Consider the example of the pair of dice above. Using the classical interpretation of probability, and assuming all outcomes are equally likely, what is the probability of the sum of the dice being 10?

Sets … again

Let’s review a few set operators, which will be useful for us:

The union of sets $E_1,E_2,\dotsc$ is the set of elements included in any of the individual sets.
The intersection of sets $E_1, E_2,\dotsc$ is the set of elements included in all of the individual sets.
The sets $𝐸_1,𝐸_2,…$ are disjoint if the intersection of any two of them is the empty set.
- In probability theory, a collection of disjoint events is called mutually exclusive.
The difference between a pair of sets $E_1 \setminus E_2$ is the set of elements included in $E_1$ but not in $E_2$.

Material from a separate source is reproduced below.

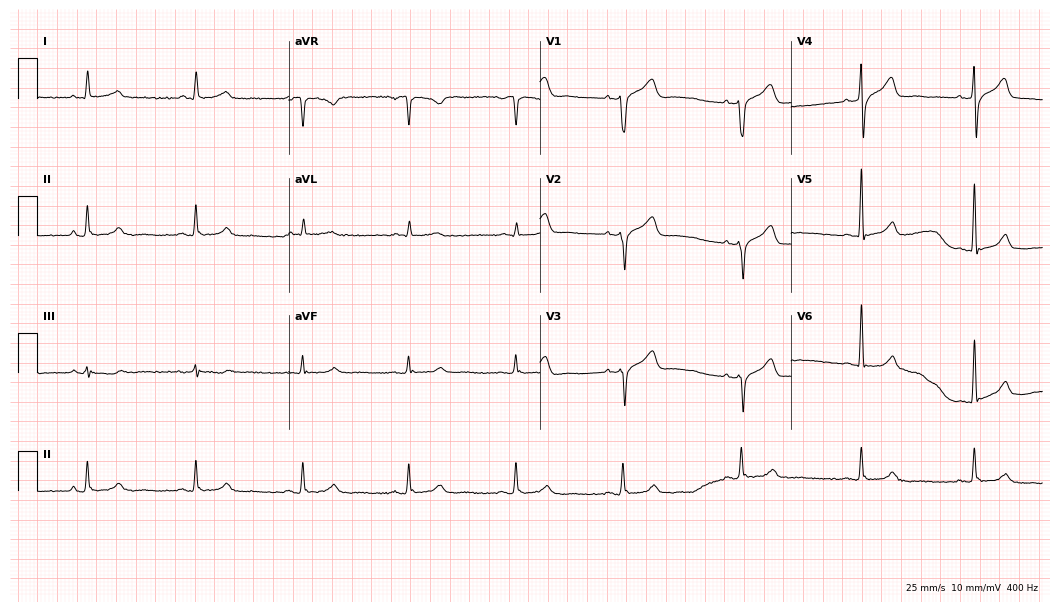
Electrocardiogram, a male patient, 75 years old. Of the six screened findings (first-degree AV block, right bundle branch block (RBBB), left bundle branch block (LBBB), sinus bradycardia, atrial fibrillation (AF), sinus tachycardia), none is recorded.

The union and intersection operators satisfy a number of properties:

Commutativity and associativity
- $A\cup B = B\cup A,\qquad\qquad\qquad A\cap B = B\cap A$
- $A\cup (B\cup C) = (A\cup B)\cup C,\qquad A\cap (B\cap C) = (A\cap B)\cap C$
Distributive property
- $A\cup (B\cap C) = (A\cup B)\cap (A\cup C)$
- $A\cap (B\cup C) = (A\cap B)\cup (A\cap C)$

Axioms of probability

Like other branches of mathematics, to build probability theory, we need definitions and axioms. There are three important axioms of probability, developed by Kolmogorov:

The probability of an event is a nonnegative real number.
The probability of the sample space $P(Ω) = 1.$
(The sum rule for probability) For a countable collection of events $𝐸_1,𝐸_2,…$ that are mutually exclusive

\[𝑃(E_1\cup E_2\cup \dotsm \cup E_n)=\sum_{i=1}^n 𝑃(𝐸_i).\]

The axioms are valid, regardless of the interpretation of probability that we are working with. In particular, note that they are compatible with the classical interpretation. For example, consider the probability of the event $E$ that an even number shows when a die is rolled. By the classical interpretation, we have $E=\{2,4,6\}$ so $P(E) = \frac36$. By the third axiom, $P(E) = P(\{2\})+P(\{4\})+P(\{6\}) = \frac16+\frac16+\frac16=\frac36$.

Probabilities of sets

The probability space describes the collection of sets (events) that are assigned probabilities. From the axioms of probability, there are some important consequences for sets:

Complementary events: $P(E^c)=1-P(E)$.
- Proof: Since $𝐸$ and $𝐸^𝑐$ are mutually exclusive, and their union is the sample space $\Omega$, $P(E)+P(E^c)=P(E\cup E^c)=P(\Omega)=1$.
$0\le P(E)\le 1$.
- Proof: From the first axiom, $P(E)\ge 0$. Also, $P(E) = 1-P(E^c)\le 1$.
The empty set: $P(\varnothing) = 0$ since $\varnothing^c=\Omega$.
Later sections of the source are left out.